On July 9, 1861, Longfellow’s wife, Fanny, was near an open window sealing locks of her daughter’s hair, using hot sealing wax, when suddenly her dress caught fire and engulfed her with flames. Henry, sleeping in the next room, was awaked by her screams. As he desperately tried to put out the fire and save his wife, he was severely burned on his face and hands. Fanny died the next day. Longfellow’s severe burns would not even allow him to attend her funeral. His white beard, which so identified him, was one of the results of the tragedy – the burn scars on his face made shaving almost impossible. In his diary for Christmas day 1861 he wrote, “How inexpressibly sad are the holidays.”
In 1862 the toll of war dead began to mount. In his diary for that year he wrote of Christmas, “A merry Christmas say the children, but that is no more for me.” In 1863 his son who had run away to join the Union army was severely wounded and returned home in December. There is no entry in Longfellow’s diary for that Christmas. But on Christmas Day 1864, at age 57, Longfellow sat down to try to capture, if possible, the joy of the season. He began:
I heard the bells on Christmas day; their old familiar carols play
And wild and sweet the words repeat; of peace on earth, good will to men.
As he came to the third stanza, he was stopped by the thought of the condition of his beloved country. The Battle of Gettysburg was not long past. Days looked dark, and he no doubt asked himself how he could write about peace on earth, good will to men in a war-torn country where brother was fighting against brother and father against son. But he stayed at the task and wrote:
And in despair I bowed my head; “There is no peace on earth”, I said,
For hate is strong, and mocks the song of peace on earth, good will to men.
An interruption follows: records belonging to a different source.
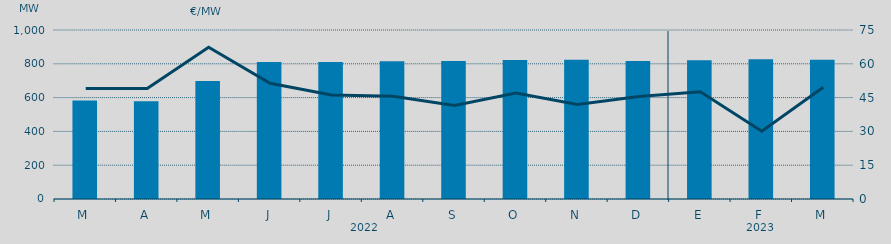
| Category | Potencia media a subir |
|---|---|
| M | 582.265 |
| A | 578.1 |
| M | 697.8 |
| J | 810.166 |
| J | 810.419 |
| A | 815.058 |
| S | 816.21 |
| O | 822.826 |
| N | 823.957 |
| D | 816.374 |
| E | 820.977 |
| F | 826.222 |
| M | 823.778 |
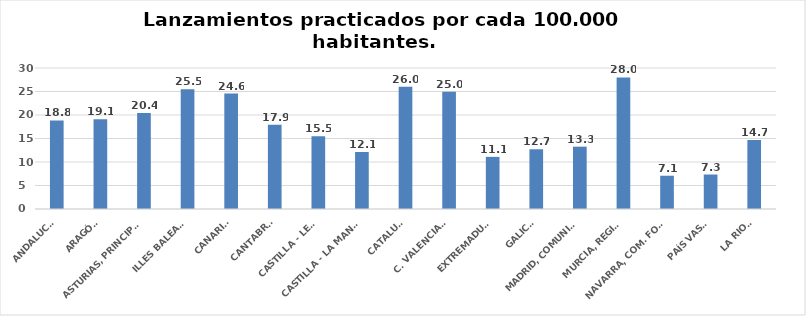
| Category | Series 0 |
|---|---|
| ANDALUCÍA | 18.838 |
| ARAGÓN | 19.075 |
| ASTURIAS, PRINCIPADO | 20.404 |
| ILLES BALEARS | 25.496 |
| CANARIAS | 24.567 |
| CANTABRIA | 17.936 |
| CASTILLA - LEÓN | 15.468 |
| CASTILLA - LA MANCHA | 12.127 |
| CATALUÑA | 25.999 |
| C. VALENCIANA | 24.951 |
| EXTREMADURA | 11.092 |
| GALICIA | 12.712 |
| MADRID, COMUNIDAD | 13.259 |
| MURCIA, REGIÓN | 28.005 |
| NAVARRA, COM. FORAL | 7.077 |
| PAÍS VASCO | 7.336 |
| LA RIOJA | 14.692 |
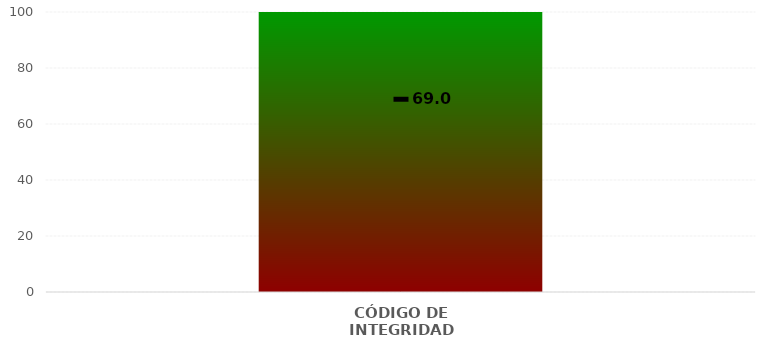
| Category | Niveles |
|---|---|
| CÓDIGO DE INTEGRIDAD | 100 |
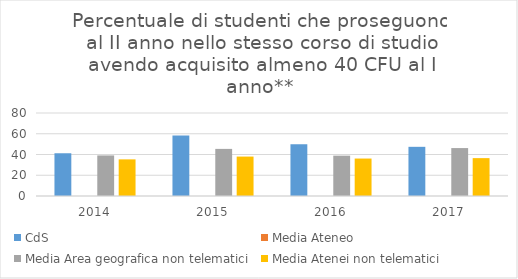
| Category | CdS | Media Ateneo | Media Area geografica non telematici | Media Atenei non telematici |
|---|---|---|---|---|
| 2014.0 | 41.2 |  | 39.1 | 35.3 |
| 2015.0 | 58.3 |  | 45.4 | 38 |
| 2016.0 | 50 |  | 38.9 | 36.1 |
| 2017.0 | 47.4 |  | 46.2 | 36.5 |
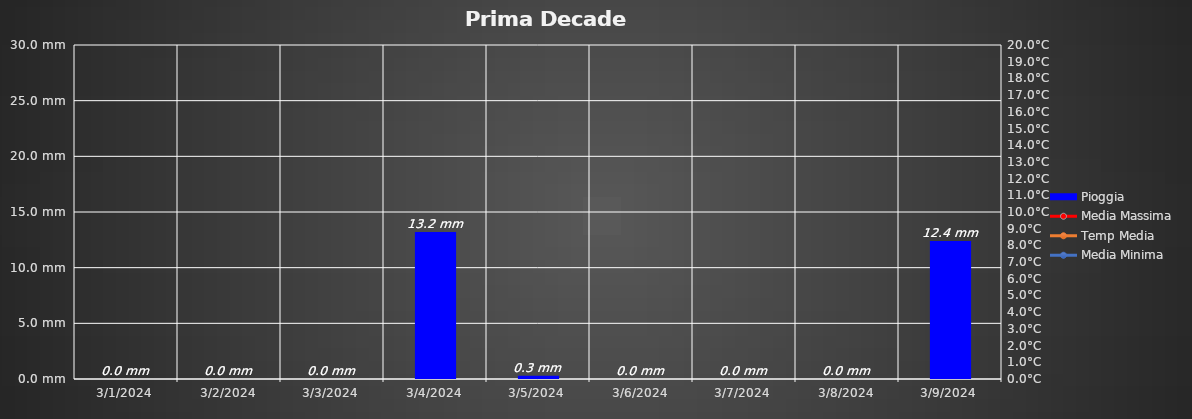
| Category | Pioggia |
|---|---|
| 3/1/24 | 0 |
| 3/2/24 | 0 |
| 3/3/24 | 0 |
| 3/4/24 | 1900-01-13 04:48:00 |
| 3/5/24 | 0.3 |
| 3/6/24 | 0 |
| 3/7/24 | 0 |
| 3/8/24 | 0 |
| 3/9/24 | 1900-01-12 09:36:00 |
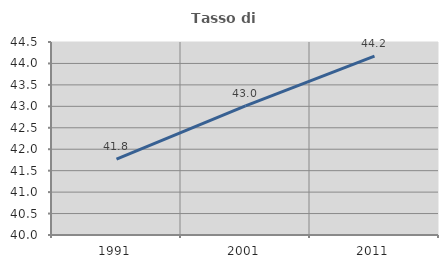
| Category | Tasso di occupazione   |
|---|---|
| 1991.0 | 41.77 |
| 2001.0 | 43.008 |
| 2011.0 | 44.172 |
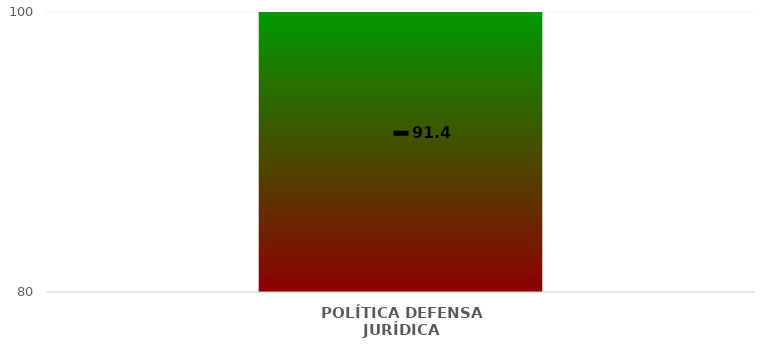
| Category | Niveles |
|---|---|
| POLÍTICA DEFENSA JURÍDICA | 100 |
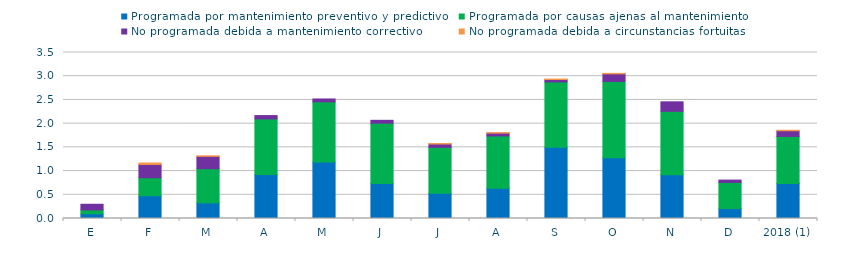
| Category | Programada por mantenimiento preventivo y predictivo | Programada por causas ajenas al mantenimiento  | No programada debida a mantenimiento correctivo  | No programada debida a circunstancias fortuitas  |
|---|---|---|---|---|
| E | 0.1 | 0.08 | 0.12 | 0 |
| F | 0.48 | 0.38 | 0.28 | 0.03 |
| M | 0.33 | 0.72 | 0.26 | 0.01 |
| A | 0.93 | 1.17 | 0.07 | 0 |
| M | 1.19 | 1.27 | 0.06 | 0 |
| J | 0.74 | 1.27 | 0.06 | 0 |
| J | 0.53 | 0.97 | 0.07 | 0.01 |
| A | 0.64 | 1.1 | 0.06 | 0.01 |
| S | 1.5 | 1.38 | 0.05 | 0.01 |
| O | 1.28 | 1.61 | 0.16 | 0.01 |
| N | 0.92 | 1.34 | 0.2 | 0 |
| D | 0.21 | 0.55 | 0.05 | 0 |
| 2018 (1) | 0.74 | 0.99 | 0.12 | 0.01 |
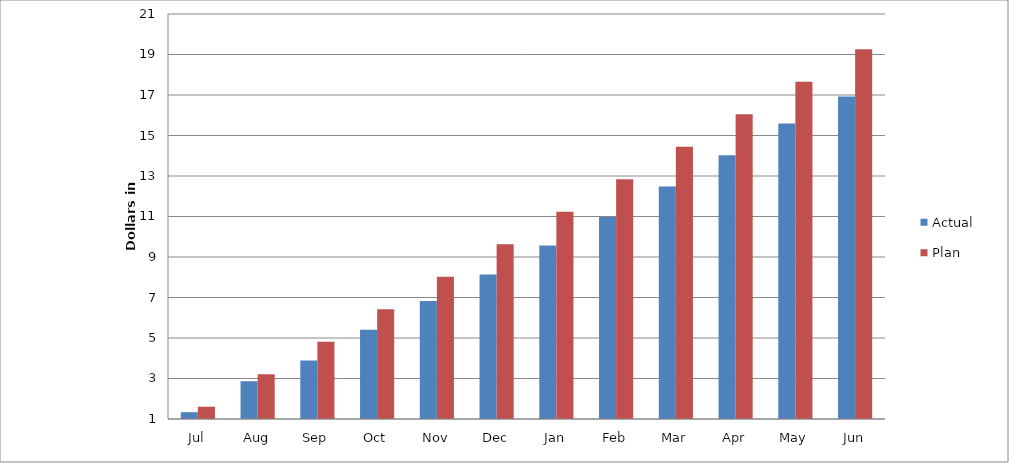
| Category | Actual | Plan |
|---|---|---|
| Jul | 1336905.15 | 1604961.667 |
| Aug | 2865114.64 | 3209923.333 |
| Sep | 3890729.51 | 4814885 |
| Oct | 5410766.89 | 6419846.667 |
| Nov | 6824974.54 | 8024808.333 |
| Dec | 8138204.74 | 9629770 |
| Jan | 9567435.44 | 11234731.667 |
| Feb | 10976841.51 | 12839693.333 |
| Mar | 12487605.78 | 14444655 |
| Apr | 14019814.52 | 16049616.667 |
| May | 15591497.31 | 17654578.333 |
| Jun | 16931184.04 | 19259540 |

In many respects, it seems as if Longfellow could have been writing of our kind of day. Then, as all of us should do, he turned his thoughts to the One who gives true and perfect peace, and continued writing:
Then peeled the bells more loud and deep; “God is not dead, nor doth he sleep!
The wrong shall fail; the right prevail; with peace on earth, good will to men.”
And so came into being the marvelous Christmas carol, “I Heard the Bells on Christmas Day.” As Paul Harvey would say, “And now you know the rest of the story.” May God’s marvelous peace and amazing grace fill your hearts this Christmas Season.